Zelensky sugere que redução da ajuda militar ocidental visa pressionar Kiev
O Presidente ucraniano, Volodymyr Zelensky, sugeriu ontem que a redução da ajuda militar ocidental a Kiev este ano, em particular de defesa antiaérea, poderá ser uma medida para pressionar o país a negociar a paz com a Rússia.
Numa reunião com o Conselho Nacional de Segurança e Defesa, o líder ucraniano disse que desde o início de 2026 Kiev está a receber três vezes menos mísseis antibalísticos do que antes, o que dificulta a tarefa de se defender dos ataques russos.
"Está relacionado com a guerra, ou seja, com as hostilidades e guerras no Médio Oriente. Pelo menos esta é a razão oficial que recebemos dos nossos aliados, principalmente dos Estados Unidos, e também dos nossos parceiros europeus", afirmou Zelensky em declarações citadas pela agência Ukrinform.
"Talvez se trate de medidas políticas para tornar a Ucrânia mais complacente. Na minha opinião, há algo disso", sugeriu o presidente.
Na reunião, Zelensky pediu aos Ministérios da Defesa e dos Negócios Estrangeiros que façam tudo o que for possível para convencer os aliados de Kiev a fornecerem mais munições para as defesas antiaéreas.
No sábado passado, a Força Aérea ucraniana informou que apenas um dos 27 mísseis balísticos lançados pela Rússia contra o país tinha sido derrubado, num ataque que deixou nove mortos em Kiev.

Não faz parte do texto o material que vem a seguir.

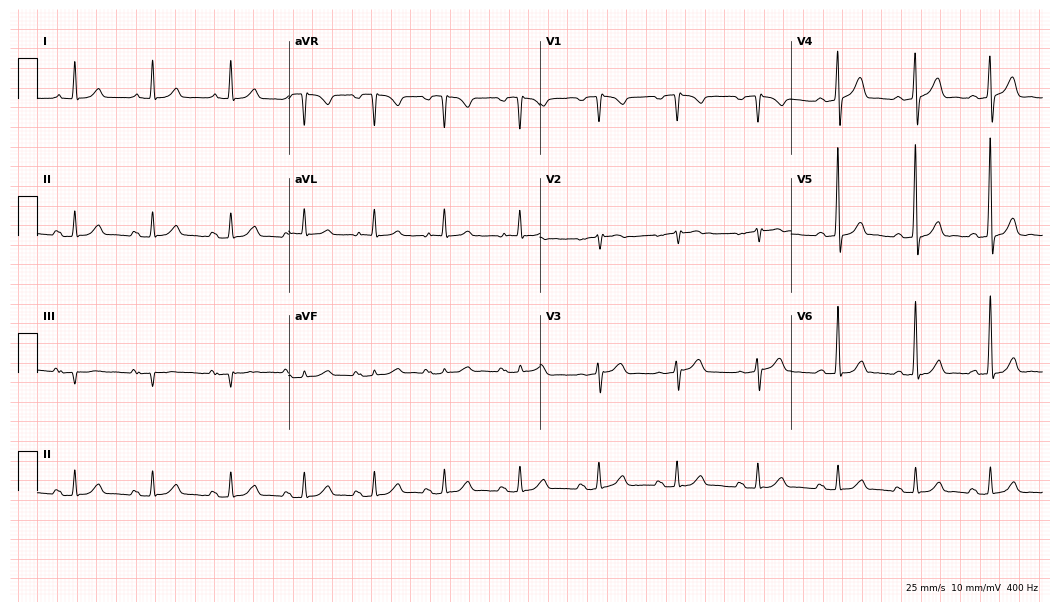
ECG (10.2-second recording at 400 Hz) — a 39-year-old male patient. Labelled as a normal ECG.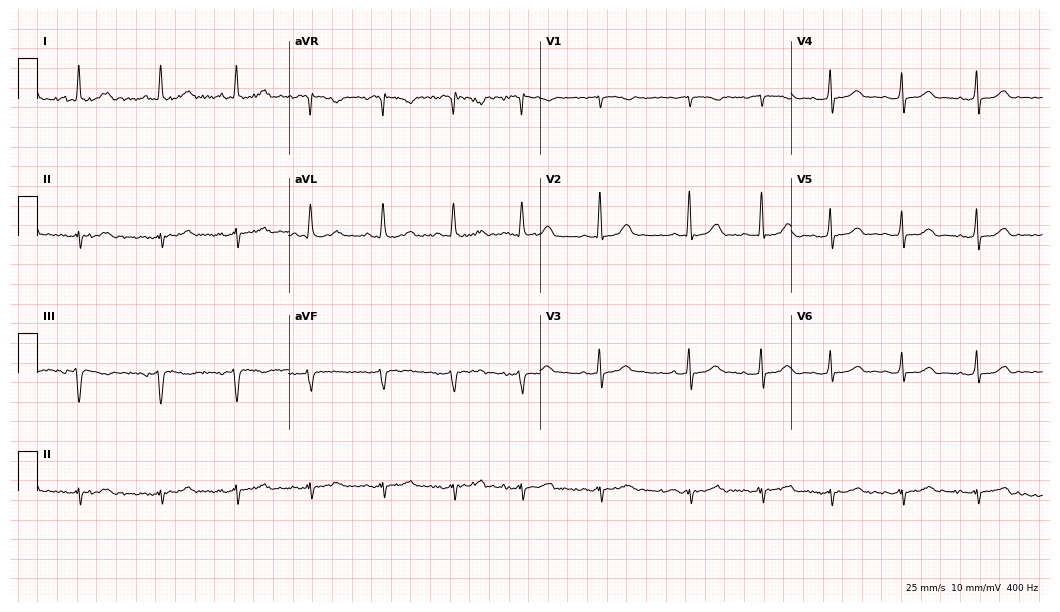
Resting 12-lead electrocardiogram. Patient: a female, 80 years old. None of these six findings is recorded: first-degree AV block, right bundle branch block, left bundle branch block, sinus bradycardia, atrial fibrillation, sinus tachycardia.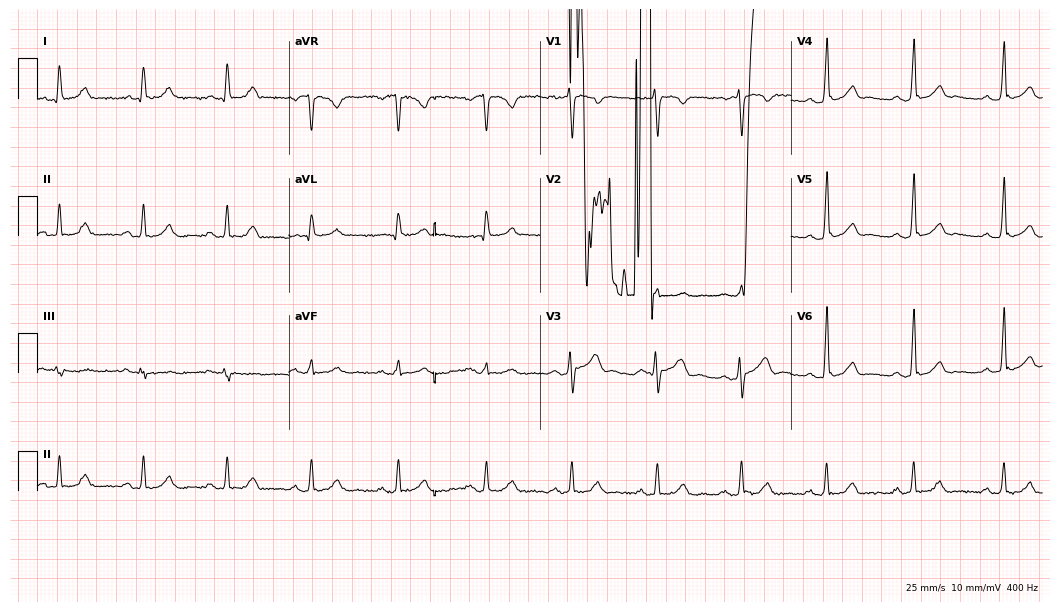
12-lead ECG from a 45-year-old male patient. Screened for six findings — first-degree AV block, right bundle branch block, left bundle branch block, sinus bradycardia, atrial fibrillation, sinus tachycardia — none is recorded.

Hoje, os ataques noturnos russos causaram 17 mortos, sem que as defesas conseguissem derrubar qualquer um dos 24 mísseis balísticos usados.
Zelensky intensificou nos últimos dias os apelos aos seus aliados para que forneçam munições para defesas antiaéreas e na semana passada viajou para a Washington para discutir com o Presidente norte-americano, Donald Trump, a autorização para fabricar na Ucrânia mísseis para baterias Patriot.
Depois de inicialmente se ter mostrado recetivo a um acordo de fabrico, esta semana Trump levantou reservas sobre a transferência de tecnologia.
A Rússia invadiu a Ucrânia a 24 de fevereiro de 2022, com o argumento de proteger as minorias separatistas pró-russas no leste e "desnazificar" o país vizinho, independente desde 1991 - após a desagregação da antiga União Soviética - e que tem vindo a afastar-se do espaço de influência de Moscovo e a aproximar-se da Europa e do Ocidente.
No plano diplomático, a Rússia rejeitou até agora qualquer cessar-fogo prolongado e exige, para pôr fim ao conflito, que a Ucrânia lhe ceda pelo menos quatro regiões - Donetsk, Lugansk, Kherson e Zaporijia - além da península da Crimeia, anexada em 2014, e renuncie para sempre a aderir à NATO (Organização do Tratado do Atlântico-Norte, bloco de defesa ocidental).